Scott Parker (17:38):
So most of these teams are working with existing codes, but they may be revamping them considerably. And especially in light of the new capabilities that Aurora offers there's a lot of opportunities for new science and in many cases, the teams need to modify their codes in order to enable them to take advantage of these new possibilities. So the first step is writing the code that enables you to do your science in whatever form, even if it's just to run on a CPU today on a machine that you have access to, that gets you sort of started and gets you to a point where you have a simulation that you can perform that is capable of doing what you want. But when you talk about then how do you get that onto Aurora specifically? The real key to that is making sure that your code is written in a language or a programming model that is supported on the machine.
Scott Parker (18:25):
So on Aurora, the languages that we support of Fortran, C, and C++ and also Python, and then within those languages, you still have to code in a programming model that lets you use the various components of the CPU and the GPU in parallel and efficiently.

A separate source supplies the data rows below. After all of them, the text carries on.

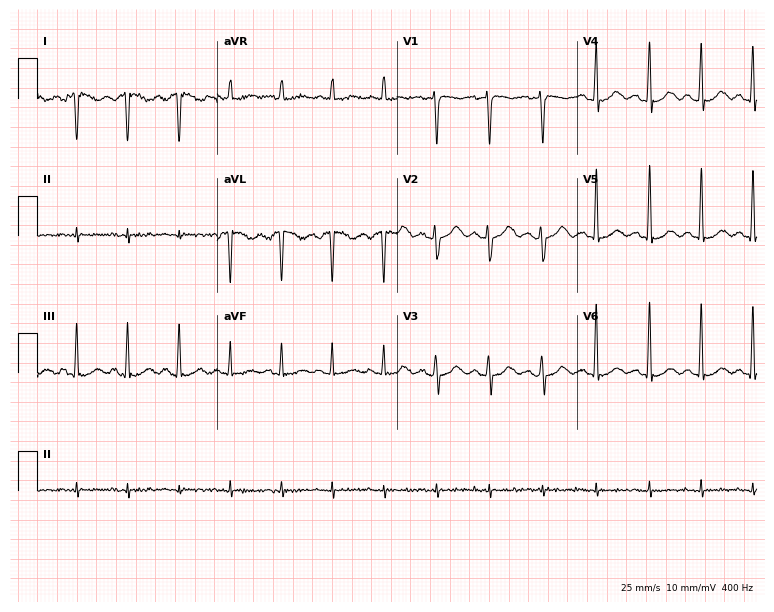
Electrocardiogram, a female, 36 years old. Of the six screened findings (first-degree AV block, right bundle branch block (RBBB), left bundle branch block (LBBB), sinus bradycardia, atrial fibrillation (AF), sinus tachycardia), none is recorded. Only these six findings were labelled.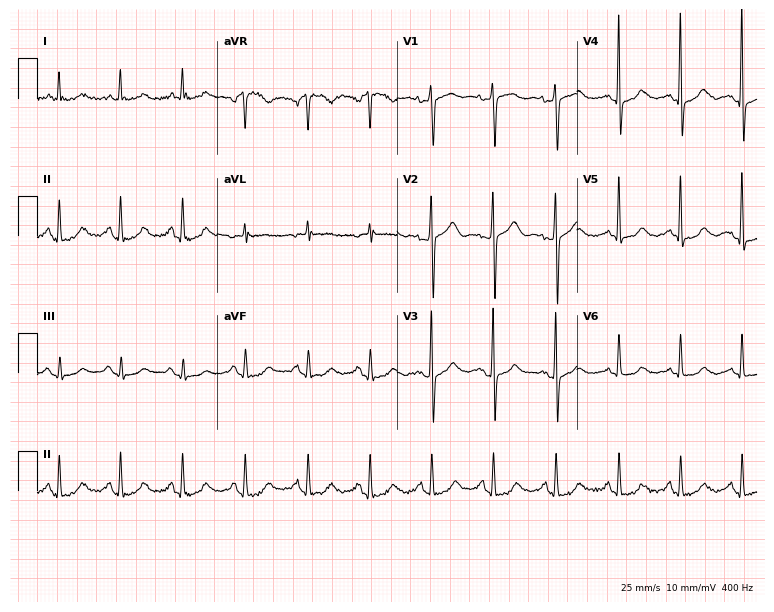
12-lead ECG from a 60-year-old woman. Recorded interpretation: within normal limits.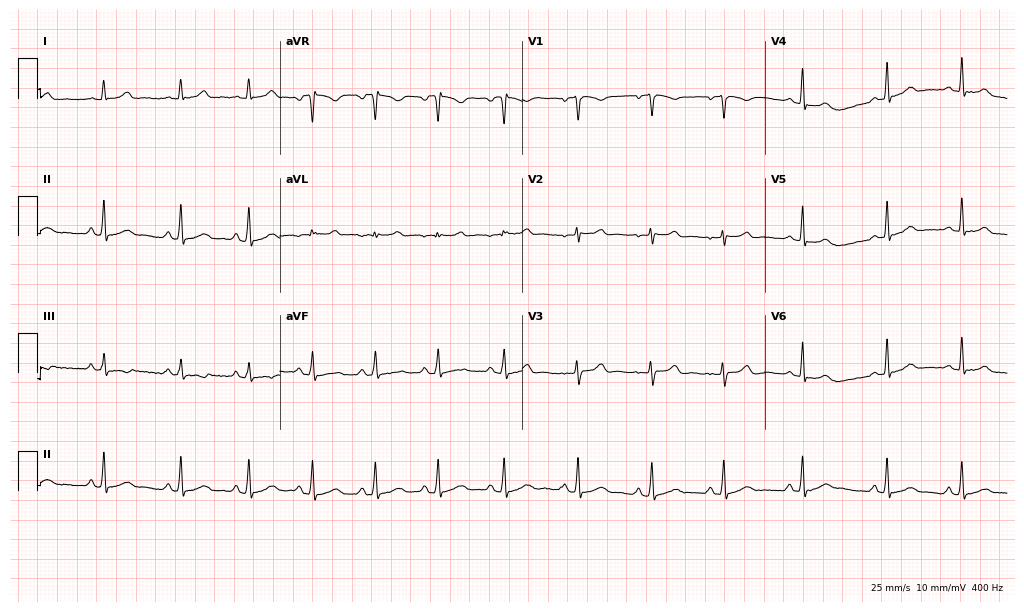
12-lead ECG from a 23-year-old female patient. Recorded interpretation: within normal limits.

So on Aurora, the programming models that are available to people would be SYCL, OpenMP, Kokkos, and RAJA. And one of the challenges that we see today is not all machines support the same programming models. So if you run on a different platform, you may have written your code sort of in a different way that's not going to run out of the box on Aurora. And so for people that are interested in Aurora, what they have to do is look at the options that are available on our machine. And in some cases, they do overlap with what's available on other platforms.
Scott Parker (19:12):
In some cases they're unique or different or novel. And so developing a strategy for what programming models and languages they want to use both on our machine and on other machines going forward and then if they aren't already written in one of those languages, reimplement the key components of their code in one of those models. So that would be what we call porting to Aurora so taking their code and rewriting it if needed so that it can run on the Aurora platform. And so once they have a code that's written in a way that can run on Aurora, the next step is generally testing. Like I said, this is new technology, new software, new hardware. There's always a lot of issues that occur in the development process and we want to identify as many of those issues as we can and knock them out before the broader research community gets on the machine, that's testing.
Scott Parker (20:00):
And so we have these testbeds at Argonne that allow us to do a lot of this testing with the Intel software tools that will be available on Aurora in advance of having Aurora itself. And so we really like to see folks get on there and do a lot of testing. If they run into problems, then they need to identify, let's try to narrow down where is this problem coming from? And then we work with Intel to resolve those issues. And I would say, this is something we've gotten very good at. We've really been successful I think developing a close collaboration with Intel and making this process of identifying issues and resolving them successful. So once a code is running, you've ported it, you have your science implemented and you've eliminated all the issues that prevent it from running on our tested platforms, the next focus of activities typically on performance.
Scott Parker (20:49):
What makes the supercomputer super is that they're capable of delivering an immense amount of performance to do large scale calculations very quickly but sometimes it takes a while to unlock that performance. These machines are incredibly complex. The chips that we run on, have all these unique facets to them and a lot of detail that can be exploited. And sometimes that's an easy process and sometimes it takes more work. And so sitting down and understanding how your code is performing on the machine, what are the bottlenecks that are inhibiting your performance and then working to resolve them is a process that most applications need to spend some time going through. But once they're done with that, they can often get very good performance out of these platforms on a node itself.
Scott Parker (21:28):
So on a combination of CPU and GPU so it sit on a single circuit board in the machine and then the last step is once you've got it running well on a single node, as you mentioned, we have over 10,000 of these nodes on Aurora. And so really to get the full advantage to running on Aurora, you want to run across a large fraction of those. So two, three, four, 5,000, maybe even the whole machine and so getting your simulation to run across all of them simultaneously and efficiently is another challenge. And that's one we haven't had the opportunity to address yet because we don't have the hardware at that scale but that's another step that we'll be addressing with most of our teams once we're at that point. So and it's sort of a big picture sense that's the broad steps that I think most folks go through to get their codes ready to run on Aurora.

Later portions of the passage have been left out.